▶ _Problem requirements_
Which lines of the data contain the string "cells"? Copy every one.

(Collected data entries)
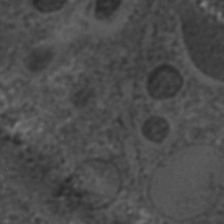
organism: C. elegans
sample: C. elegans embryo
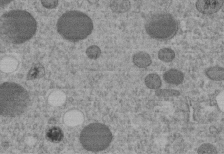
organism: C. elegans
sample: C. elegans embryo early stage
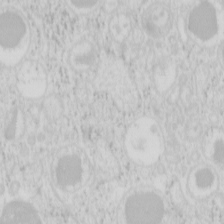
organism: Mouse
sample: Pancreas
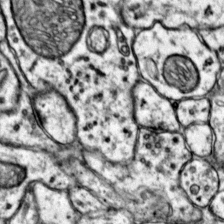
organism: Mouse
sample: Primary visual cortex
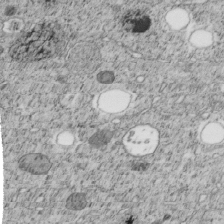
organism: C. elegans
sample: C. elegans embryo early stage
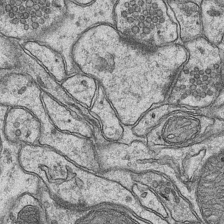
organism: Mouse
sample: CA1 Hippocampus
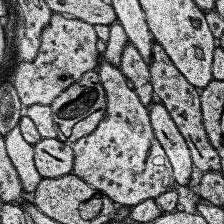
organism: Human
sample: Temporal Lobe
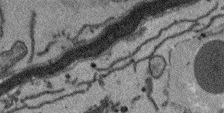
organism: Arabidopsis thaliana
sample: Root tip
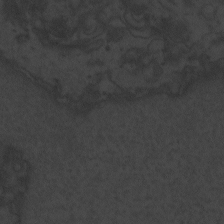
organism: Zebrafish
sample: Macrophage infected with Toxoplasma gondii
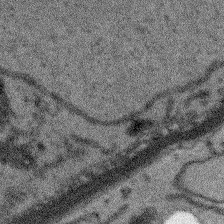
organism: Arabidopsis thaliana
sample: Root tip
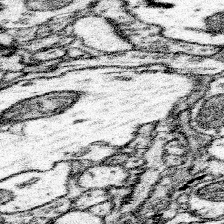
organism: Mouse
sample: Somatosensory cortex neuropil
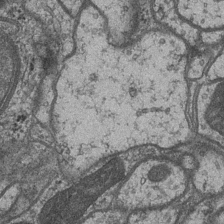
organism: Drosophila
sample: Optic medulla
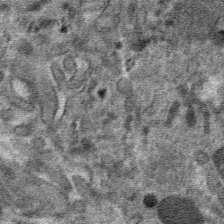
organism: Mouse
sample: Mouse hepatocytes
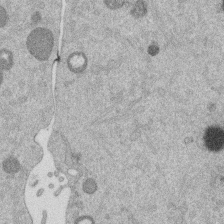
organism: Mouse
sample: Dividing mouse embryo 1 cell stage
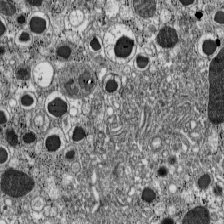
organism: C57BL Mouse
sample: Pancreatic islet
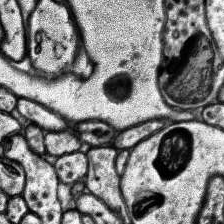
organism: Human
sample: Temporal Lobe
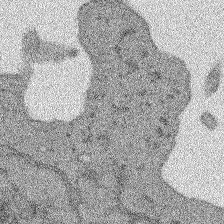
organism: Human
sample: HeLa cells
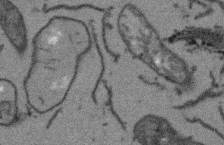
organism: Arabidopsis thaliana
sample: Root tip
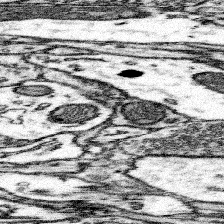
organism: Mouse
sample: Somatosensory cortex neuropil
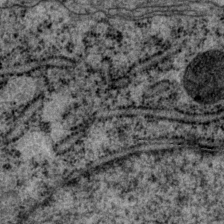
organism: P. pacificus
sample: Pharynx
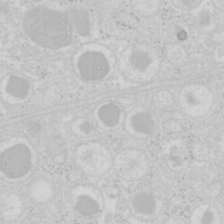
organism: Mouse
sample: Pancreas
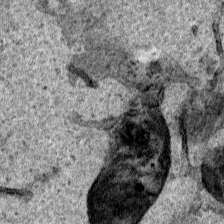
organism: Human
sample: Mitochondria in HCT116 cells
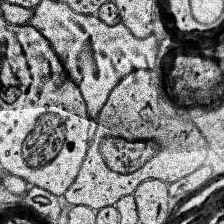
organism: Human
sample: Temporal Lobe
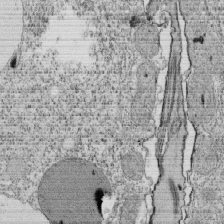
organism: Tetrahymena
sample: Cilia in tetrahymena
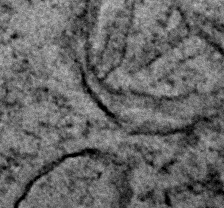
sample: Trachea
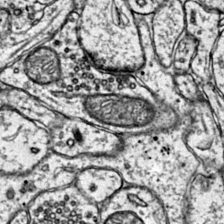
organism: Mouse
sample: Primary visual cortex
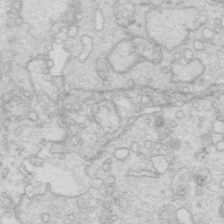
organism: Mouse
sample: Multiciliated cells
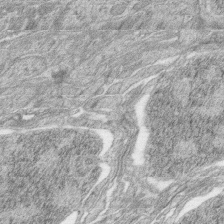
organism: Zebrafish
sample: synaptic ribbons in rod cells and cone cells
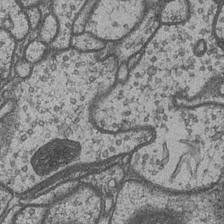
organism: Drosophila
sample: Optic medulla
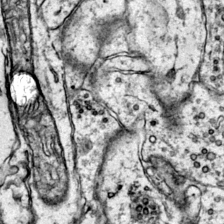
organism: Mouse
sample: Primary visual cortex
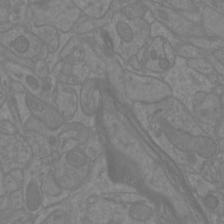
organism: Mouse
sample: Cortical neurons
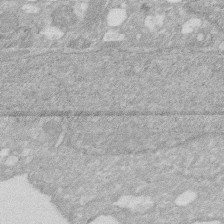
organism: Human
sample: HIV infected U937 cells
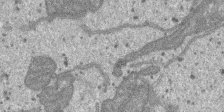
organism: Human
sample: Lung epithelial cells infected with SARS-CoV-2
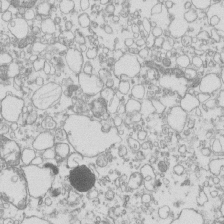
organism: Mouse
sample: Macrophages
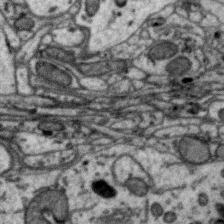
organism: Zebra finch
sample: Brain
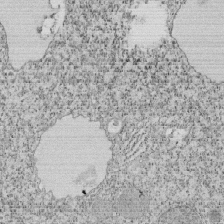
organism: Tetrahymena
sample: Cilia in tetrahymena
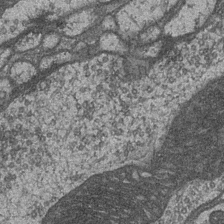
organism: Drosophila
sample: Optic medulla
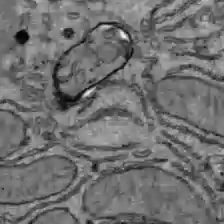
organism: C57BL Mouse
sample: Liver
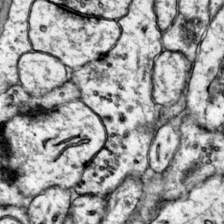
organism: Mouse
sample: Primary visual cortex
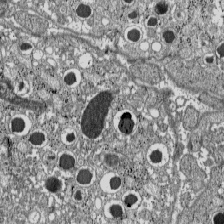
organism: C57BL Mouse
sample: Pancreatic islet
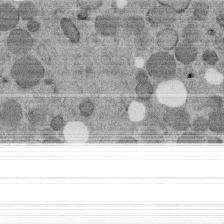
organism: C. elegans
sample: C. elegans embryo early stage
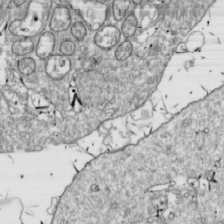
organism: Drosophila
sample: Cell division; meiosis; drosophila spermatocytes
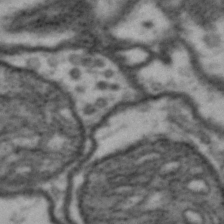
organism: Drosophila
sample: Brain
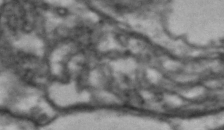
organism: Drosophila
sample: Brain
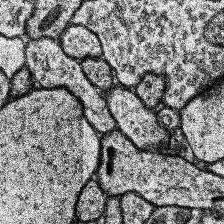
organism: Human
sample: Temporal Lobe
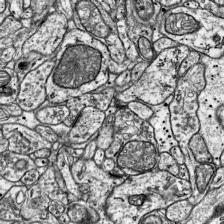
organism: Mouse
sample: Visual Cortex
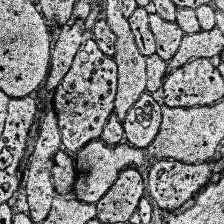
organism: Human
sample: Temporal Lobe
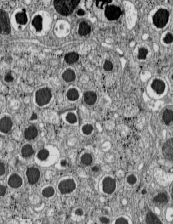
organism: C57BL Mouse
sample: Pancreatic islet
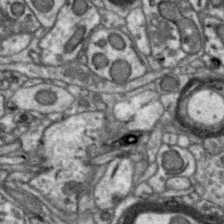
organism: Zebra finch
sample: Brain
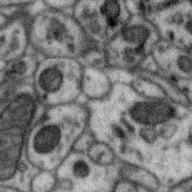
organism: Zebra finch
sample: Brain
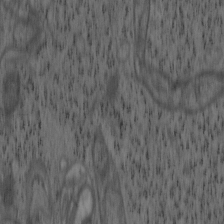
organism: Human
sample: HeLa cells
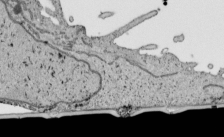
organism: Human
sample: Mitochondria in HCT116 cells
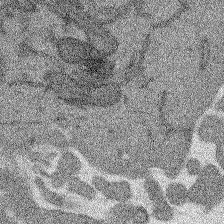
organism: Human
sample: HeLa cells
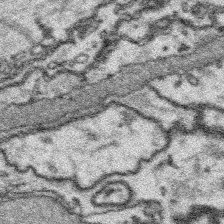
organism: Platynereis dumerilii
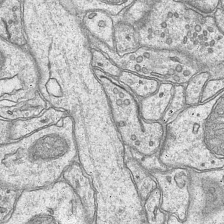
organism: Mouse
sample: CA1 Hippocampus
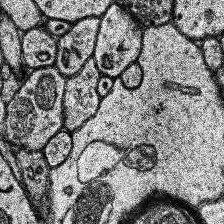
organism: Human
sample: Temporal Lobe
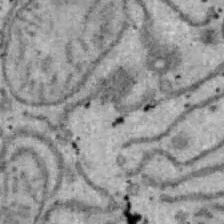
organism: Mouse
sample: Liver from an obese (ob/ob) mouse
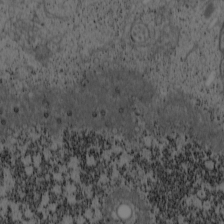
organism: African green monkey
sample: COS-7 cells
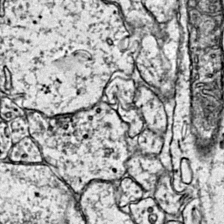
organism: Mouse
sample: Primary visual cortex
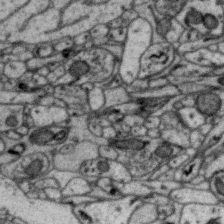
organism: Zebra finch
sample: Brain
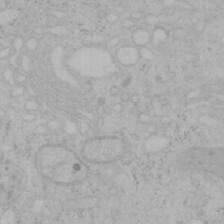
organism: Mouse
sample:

▶ _Exercise result_
sample: HeLa cells
sample: Mitochondria in HCT116 cells
sample: Multiciliated cells
sample: synaptic ribbons in rod cells and cone cells
sample: HIV infected U937 cells
sample: Lung epithelial cells infected with SARS-CoV-2
sample: HeLa cells
sample: Mitochondria in HCT116 cells
sample: HeLa cells
sample: COS-7 cells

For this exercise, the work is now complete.